SUPPLIED MATERIAL below:
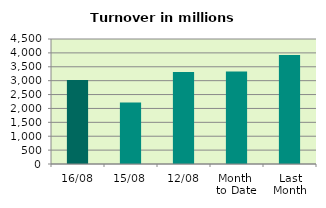
| Category | Series 0 |
|---|---|
| 16/08 | 3026.771 |
| 15/08 | 2218.209 |
| 12/08 | 3313.231 |
| Month 
to Date | 3334.315 |
| Last
Month | 3920.999 |
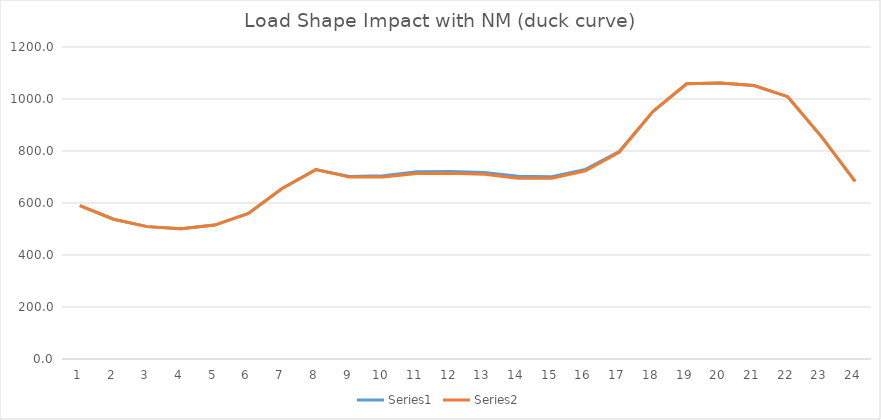
| Category | Series 0 | Series 1 |
|---|---|---|
| 0 | 589.788 | 589.788 |
| 1 | 537.686 | 537.686 |
| 2 | 509.14 | 509.14 |
| 3 | 500.571 | 500.571 |
| 4 | 515.05 | 515.05 |
| 5 | 560.145 | 560.145 |
| 6 | 656.06 | 656.06 |
| 7 | 728.498 | 728.448 |
| 8 | 701.767 | 699.558 |
| 9 | 704.953 | 700.306 |
| 10 | 719.731 | 713.773 |
| 11 | 721.48 | 714.461 |
| 12 | 717.677 | 710.799 |
| 13 | 702.594 | 695.645 |
| 14 | 701.318 | 694.861 |
| 15 | 729.222 | 724.138 |
| 16 | 798.099 | 795.149 |
| 17 | 952.102 | 951.567 |
| 18 | 1058.649 | 1058.649 |
| 19 | 1061.093 | 1061.093 |
| 20 | 1051.614 | 1051.614 |
| 21 | 1008.844 | 1008.844 |
| 22 | 855.182 | 855.182 |
| 23 | 683.502 | 683.502 |
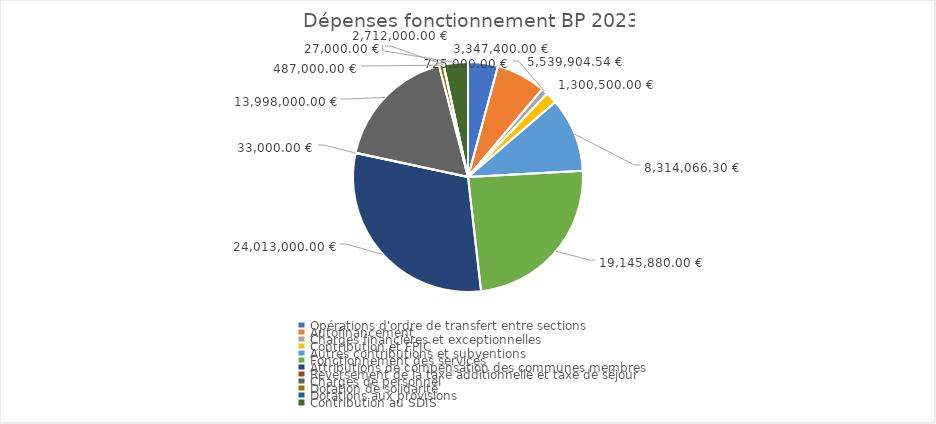
| Category | Series 0 | Series 1 |
|---|---|---|
| Opérations d'ordre de transfert entre sections | 3347400 | 0.042 |
| Autofinancement | 5539904.54 | 0.07 |
| Charges financières et exceptionnelles | 725000 | 0.009 |
| Contribution et FPIC | 1300500 | 0.016 |
| Autres contributions et subventions | 8314066.3 | 0.104 |
| Fonctionnement des services | 19145880 | 0.24 |
| Attributions de compensation des communes membres | 24013000 | 0.302 |
| Reversement de la taxe additionnelle et taxe de séjour | 33000 | 0 |
| Charges de personnel | 13998000 | 0.176 |
| Dotation de solidarité | 487000 | 0.006 |
| Dotations aux provisions | 27000 | 0 |
| Contribution au SDIS | 2712000 | 0.034 |
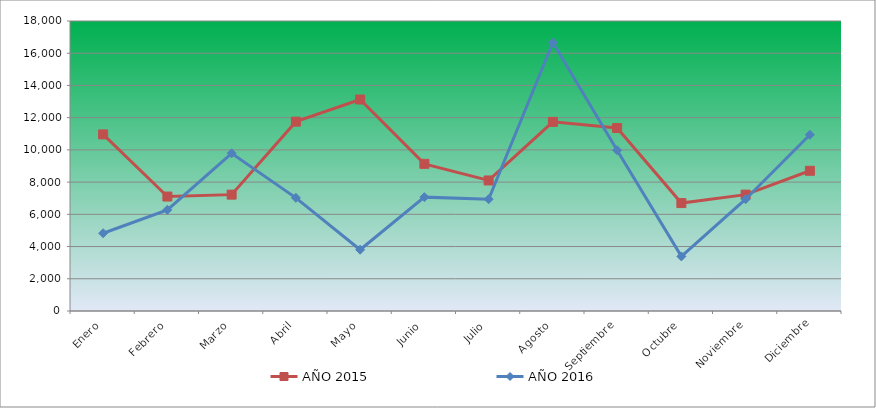
| Category | AÑO 2015 | AÑO 2016 |
|---|---|---|
| Enero | 10961.239 | 4826.123 |
| Febrero | 7104.506 | 6280.094 |
| Marzo | 7222.915 | 9787.943 |
| Abril | 11752.589 | 7022.822 |
| Mayo | 13127.479 | 3804.865 |
| Junio | 9134.365 | 7067.469 |
| Julio | 8102.52 | 6938.21 |
| Agosto | 11739.351 | 16662.567 |
| Septiembre | 11359.12 | 9982.16 |
| Octubre | 6698.535 | 3389.131 |
| Noviembre | 7224.071 | 6938.21 |
| Diciembre | 8703.855 | 10941.327 |
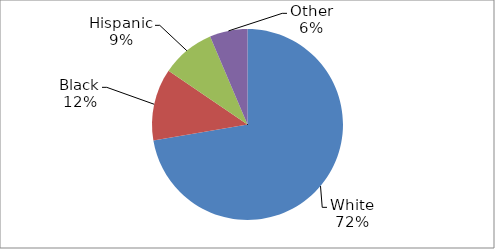
| Category | Series 0 |
|---|---|
| White | 0.723 |
| Black | 0.122 |
| Hispanic | 0.091 |
| Other | 0.064 |
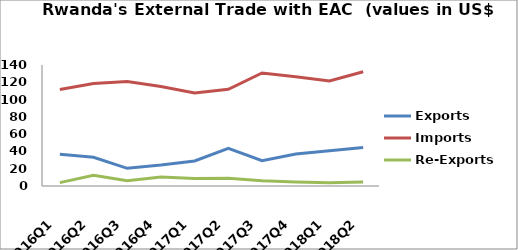
| Category | Exports | Imports | Re-Exports |
|---|---|---|---|
| 2016Q1 | 36.703 | 111.68 | 3.904 |
| 2016Q2 | 33.197 | 118.463 | 12.441 |
| 2016Q3 | 20.47 | 120.843 | 6.13 |
| 2016Q4 | 24.212 | 115.168 | 10.336 |
| 2017Q1 | 28.948 | 107.584 | 8.693 |
| 2017Q2 | 43.559 | 111.838 | 9.044 |
| 2017Q3 | 29.262 | 130.823 | 5.955 |
| 2017Q4 | 36.925 | 126.387 | 4.74 |
| 2018Q1 | 40.765 | 121.477 | 3.856 |
| 2018Q2 | 44.545 | 132.214 | 4.622 |
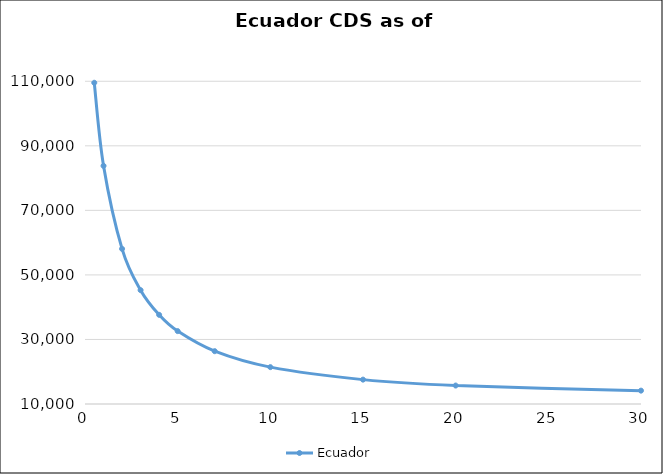
| Category | Ecuador |
|---|---|
| 0.5 | 109540.19 |
| 1.0 | 83795.85 |
| 2.0 | 58073.22 |
| 3.0 | 45278.11 |
| 4.0 | 37629.47 |
| 5.0 | 32584.32 |
| 7.0 | 26363.38 |
| 10.0 | 21422.14 |
| 15.0 | 17551.38 |
| 20.0 | 15719.07 |
| 30.0 | 14139.16 |
End of SUPPLIED MATERIAL.
PROBLEM REQUIREMENTS> Print the records exactly, every one. Leave out the pictures.

YOUR SOLUTION>
| Category | Series 0 |
|---|---|
| 16/08 | 3026.771 |
| 15/08 | 2218.209 |
| 12/08 | 3313.231 |
| Month 
to Date | 3334.315 |
| Last
Month | 3920.999 |
| Category | Series 0 | Series 1 |
|---|---|---|
| 0 | 589.788 | 589.788 |
| 1 | 537.686 | 537.686 |
| 2 | 509.14 | 509.14 |
| 3 | 500.571 | 500.571 |
| 4 | 515.05 | 515.05 |
| 5 | 560.145 | 560.145 |
| 6 | 656.06 | 656.06 |
| 7 | 728.498 | 728.448 |
| 8 | 701.767 | 699.558 |
| 9 | 704.953 | 700.306 |
| 10 | 719.731 | 713.773 |
| 11 | 721.48 | 714.461 |
| 12 | 717.677 | 710.799 |
| 13 | 702.594 | 695.645 |
| 14 | 701.318 | 694.861 |
| 15 | 729.222 | 724.138 |
| 16 | 798.099 | 795.149 |
| 17 | 952.102 | 951.567 |
| 18 | 1058.649 | 1058.649 |
| 19 | 1061.093 | 1061.093 |
| 20 | 1051.614 | 1051.614 |
| 21 | 1008.844 | 1008.844 |
| 22 | 855.182 | 855.182 |
| 23 | 683.502 | 683.502 |
| Category | Series 0 | Series 1 |
|---|---|---|
| Opérations d'ordre de transfert entre sections | 3347400 | 0.042 |
| Autofinancement | 5539904.54 | 0.07 |
| Charges financières et exceptionnelles | 725000 | 0.009 |
| Contribution et FPIC | 1300500 | 0.016 |
| Autres contributions et subventions | 8314066.3 | 0.104 |
| Fonctionnement des services | 19145880 | 0.24 |
| Attributions de compensation des communes membres | 24013000 | 0.302 |
| Reversement de la taxe additionnelle et taxe de séjour | 33000 | 0 |
| Charges de personnel | 13998000 | 0.176 |
| Dotation de solidarité | 487000 | 0.006 |
| Dotations aux provisions | 27000 | 0 |
| Contribution au SDIS | 2712000 | 0.034 |
| Category | AÑO 2015 | AÑO 2016 |
|---|---|---|
| Enero | 10961.239 | 4826.123 |
| Febrero | 7104.506 | 6280.094 |
| Marzo | 7222.915 | 9787.943 |
| Abril | 11752.589 | 7022.822 |
| Mayo | 13127.479 | 3804.865 |
| Junio | 9134.365 | 7067.469 |
| Julio | 8102.52 | 6938.21 |
| Agosto | 11739.351 | 16662.567 |
| Septiembre | 11359.12 | 9982.16 |
| Octubre | 6698.535 | 3389.131 |
| Noviembre | 7224.071 | 6938.21 |
| Diciembre | 8703.855 | 10941.327 |
| Category | Series 0 |
|---|---|
| White | 0.723 |
| Black | 0.122 |
| Hispanic | 0.091 |
| Other | 0.064 |
| Category | Exports | Imports | Re-Exports |
|---|---|---|---|
| 2016Q1 | 36.703 | 111.68 | 3.904 |
| 2016Q2 | 33.197 | 118.463 | 12.441 |
| 2016Q3 | 20.47 | 120.843 | 6.13 |
| 2016Q4 | 24.212 | 115.168 | 10.336 |
| 2017Q1 | 28.948 | 107.584 | 8.693 |
| 2017Q2 | 43.559 | 111.838 | 9.044 |
| 2017Q3 | 29.262 | 130.823 | 5.955 |
| 2017Q4 | 36.925 | 126.387 | 4.74 |
| 2018Q1 | 40.765 | 121.477 | 3.856 |
| 2018Q2 | 44.545 | 132.214 | 4.622 |
| Category | Ecuador |
|---|---|
| 0.5 | 109540.19 |
| 1.0 | 83795.85 |
| 2.0 | 58073.22 |
| 3.0 | 45278.11 |
| 4.0 | 37629.47 |
| 5.0 | 32584.32 |
| 7.0 | 26363.38 |
| 10.0 | 21422.14 |
| 15.0 | 17551.38 |
| 20.0 | 15719.07 |
| 30.0 | 14139.16 |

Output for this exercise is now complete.